First, create a dictionary of the reference fasta file (similar to indexing with samtools faidx)
$ java -jar /home/james/Programs/picard-tools-1.138/picard.jar CreateSequenceDictionary R=E_coli_genome.fasta O=E_coli_genome.dict

GATK only takes BAM files that have read groups - which allow tracking of reads if they are pooled
$ java -jar /home/james/Programs/picard-tools-1.138/picard.jar AddOrReplaceReadGroups I=E_coli_mapped_reads.sorted.bam O=E_coli_mapped_reads.sorted_rg.bam ID=E_Coli LB=E_Coli PL=ILLUMINA PU=E_Coli SM=E_Coli

GATK (and many other bioinformatics packages) require their BAM files to be indexed
$ samtools index E_coli_mapped_reads.sorted_rg.bam

Now we can finally call SNPs with the HaplotypeCaller.
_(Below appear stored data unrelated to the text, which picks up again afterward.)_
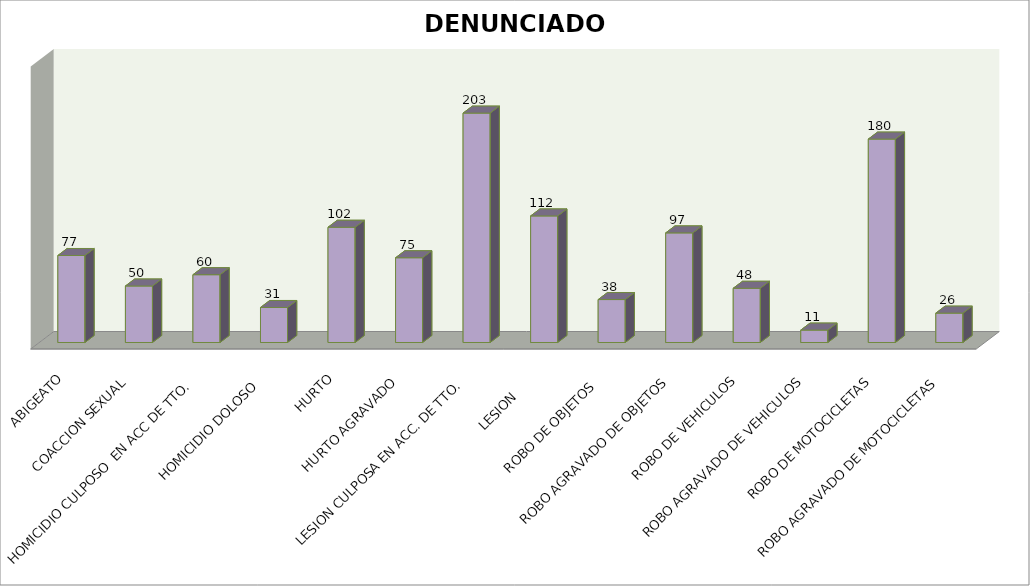
| Category | DENUNCIADOS |
|---|---|
| ABIGEATO | 77 |
| COACCION SEXUAL | 50 |
| HOMICIDIO CULPOSO  EN ACC DE TTO.  | 60 |
| HOMICIDIO DOLOSO  | 31 |
| HURTO | 102 |
| HURTO AGRAVADO | 75 |
| LESION CULPOSA EN ACC. DE TTO. | 203 |
| LESION      | 112 |
| ROBO DE OBJETOS  | 38 |
| ROBO AGRAVADO DE OBJETOS | 97 |
| ROBO DE VEHICULOS | 48 |
| ROBO AGRAVADO DE VEHICULOS | 11 |
| ROBO DE MOTOCICLETAS | 180 |
| ROBO AGRAVADO DE MOTOCICLETAS | 26 |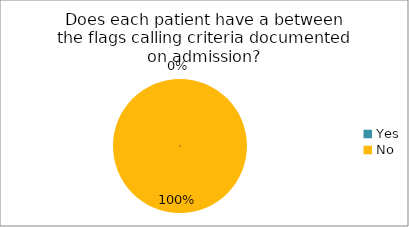
| Category | Does each patient have a between the flags calling criteria documented on admission? |
|---|---|
| Yes | 0 |
| No | 1 |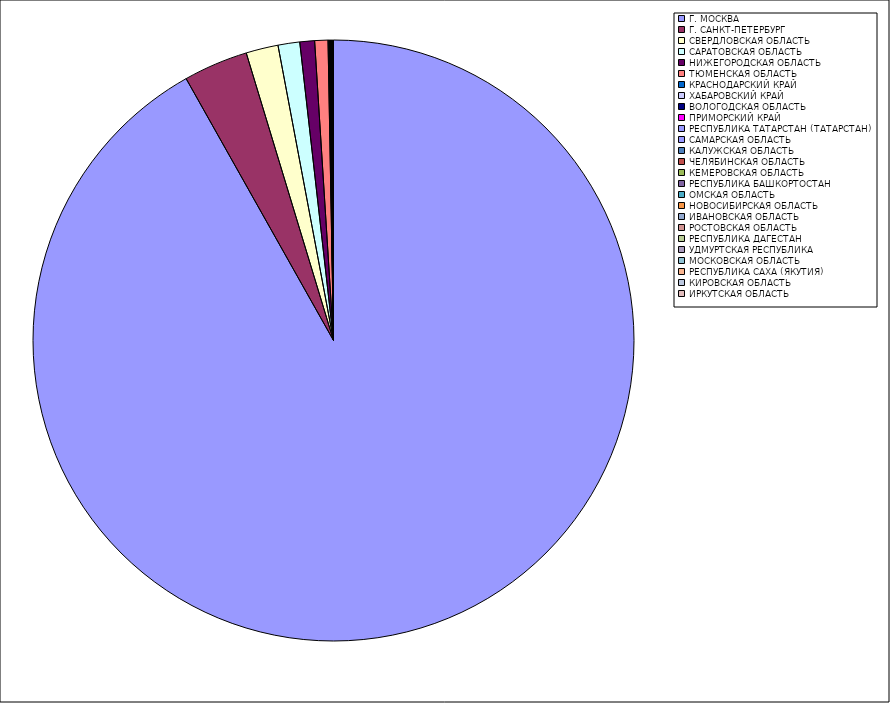
| Category | Оборот |
|---|---|
| Г. МОСКВА | 91.803 |
| Г. САНКТ-ПЕТЕРБУРГ | 3.468 |
| СВЕРДЛОВСКАЯ ОБЛАСТЬ | 1.73 |
| САРАТОВСКАЯ ОБЛАСТЬ | 1.166 |
| НИЖЕГОРОДСКАЯ ОБЛАСТЬ | 0.791 |
| ТЮМЕНСКАЯ ОБЛАСТЬ | 0.711 |
| КРАСНОДАРСКИЙ КРАЙ | 0.047 |
| ХАБАРОВСКИЙ КРАЙ | 0.026 |
| ВОЛОГОДСКАЯ ОБЛАСТЬ | 0.022 |
| ПРИМОРСКИЙ КРАЙ | 0.02 |
| РЕСПУБЛИКА ТАТАРСТАН (ТАТАРСТАН) | 0.019 |
| САМАРСКАЯ ОБЛАСТЬ | 0.016 |
| КАЛУЖСКАЯ ОБЛАСТЬ | 0.016 |
| ЧЕЛЯБИНСКАЯ ОБЛАСТЬ | 0.016 |
| КЕМЕРОВСКАЯ ОБЛАСТЬ | 0.015 |
| РЕСПУБЛИКА БАШКОРТОСТАН | 0.015 |
| ОМСКАЯ ОБЛАСТЬ | 0.012 |
| НОВОСИБИРСКАЯ ОБЛАСТЬ | 0.011 |
| ИВАНОВСКАЯ ОБЛАСТЬ | 0.009 |
| РОСТОВСКАЯ ОБЛАСТЬ | 0.008 |
| РЕСПУБЛИКА ДАГЕСТАН | 0.007 |
| УДМУРТСКАЯ РЕСПУБЛИКА | 0.007 |
| МОСКОВСКАЯ ОБЛАСТЬ | 0.006 |
| РЕСПУБЛИКА САХА (ЯКУТИЯ) | 0.006 |
| КИРОВСКАЯ ОБЛАСТЬ | 0.006 |
| ИРКУТСКАЯ ОБЛАСТЬ | 0.006 |

HaplotypeCaller allows adjustment of the ploidy of the organism, instead of assuming everything is a diploid
$java -jar /home/james/Programs/GATK/GenomeAnalysisTK.jar -T HaplotypeCaller -R E_coli_genome.fasta -I E_coli_mapped_reads.sorted_rg.bam --sample_ploidy 1 -o E_coli_GATK.vcf

Lets compare the results of bcftools and GATK:
##input: a vcf file
##output: a set containing all positions in the vcf file
##set is a set of tuples in the form (chrome,pos)
def load_VCF_pos(invcf):
 
    f = open(invcf,'r')
 
    position_set = set()
 
    for line in f:
        if line.startswith('#'):
            continue
 
        line = line.strip()
        split = line.split('\t')
        chrome = split[0]
        pos = split[1]
 
        position_set.add( (chrome,pos))
 
    return position_set
 
bcf_set = load_VCF_pos('E_coli.vcf')
GATK_set = load_VCF_pos('E_coli_GATK.vcf')
 
print "BCF Count: " , len(bcf_set)
print "GATK Count: ", len(GATK_set)
 
print "Intersection: " ,len(GATK_set.intersection(bcf_set))
 
 
BCF Count: 133
GATK Count: 3
Intersection: 2

With the default settings, it seems like GATK is much stricter about calling SNPs. All the SNPs called by GATK seem to have more reads supporting them than those called y bcftools, at least with the default cutoffs for each program. Critically, GATK doesn't find any heterozygous SNPs, which seems somewhat unlikely in a haploid organism.